Madras High Court has asked the Competition Commission of India (CCI) not to proceed with any action against Hyundai. Hyundai is among one of the 14 carmakers slapped with a combined penalty of Rs 2,554 crore for failing to sell spare parts in the open market.

Hyundai moved the High Court against the summons issued by the Competition Commission of India (CCI). Upon hearing the submissions made by Hyundai, the Court reversed the Order and directed the Competition Commission of India not to proceed further with the matter till the final order is pronounced by the court.

Hyundai contended before the Court that, Director General of Competition Commission of India did not have the power to initiate investigation and that no materials, facts or figures were produced by Competition Commission of India. Hyundai further questioned the “selective approach” by Competition Commission of India, whose order excluded 12 original equipment manufacturers, including Renault, Jaguar and Volvo.

As reported by the Business Standard, other Original Equipment Manufacturers (OEM), which includes, Maruti, Hyundai, Nissan, Mercedes-Benz, BMW etc. have approached other various courts on the same issue. BMW, Maruti Suzuki India and Mercedes-Benz approached the Delhi High Court against the order. Delhi High Court in turn stayed a Rs 471.14 crore fine imposed on Maruti Suzuki, by the Competition Commission of India. Further, staying the Competition Commission of India’s order against BMW and Mercedes-Benz for three weeks Court asked them to move the Madras High Court, which was already hearing the matter for other OEMs.

Competition Commission of India earlier imposed penalties on Mahindra, Tata Motors, Hyundai Motor India Pvt Ltd, Toyota Kirloskar, Honda, Volkswagen India, Fiat, Ford India, General Motors India, Nissan Motor India, Hindustan Motors, Mercedes-Benz India, Maruti Suzuki, Skoda Auto India and BMW.

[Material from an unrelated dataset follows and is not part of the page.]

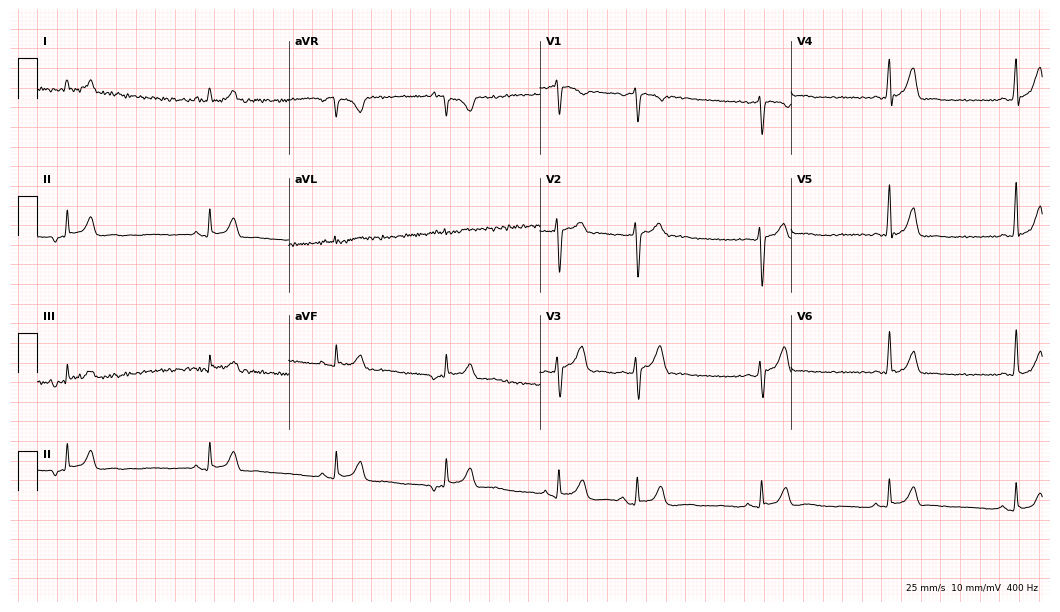
Electrocardiogram, a man, 36 years old. Interpretation includes sinus bradycardia (a sinus rate of 50 beats per minute or less).
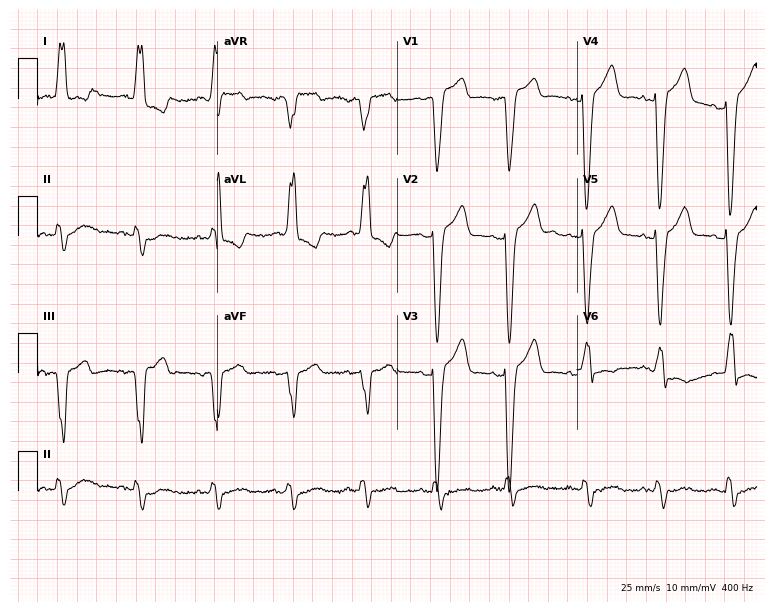
ECG (7.3-second recording at 400 Hz) — a woman, 76 years old. Findings include left bundle branch block.

Delhi HC says CCI can appeal against stayed cases

A bench of Chief Justice G. Rohini and Justice Rajiv Sahai Endlaw of Delhi High Court, said in its judgment, that, “We are of the view that since the investigation by the director general forms part of the regulatory jurisdiction exercised by Competition Commission of India (CCI), any order hampering the investigation process directly affects the statutory functioning of Competition Commission of India (CCI)”. Delhi High Court also held that the Competition Commission of India (CCI) has the right to appeal in cases where the probes have been stayed by courts.

The order came after a Competition Commission of India (CCI) appeal in a dispute involving JCB India Ltd, in which a single judge of the HC had stayed all Competition Commission of India (CCI) proceedings, including the probe, after its director general raided JCB’s premises.

Under the circumstances, the right to assail an order staying the investigation cannot be confined only to the informant, but the Competition Commission of India (CCI) also being an equally aggrieved party, is entitled to do so.”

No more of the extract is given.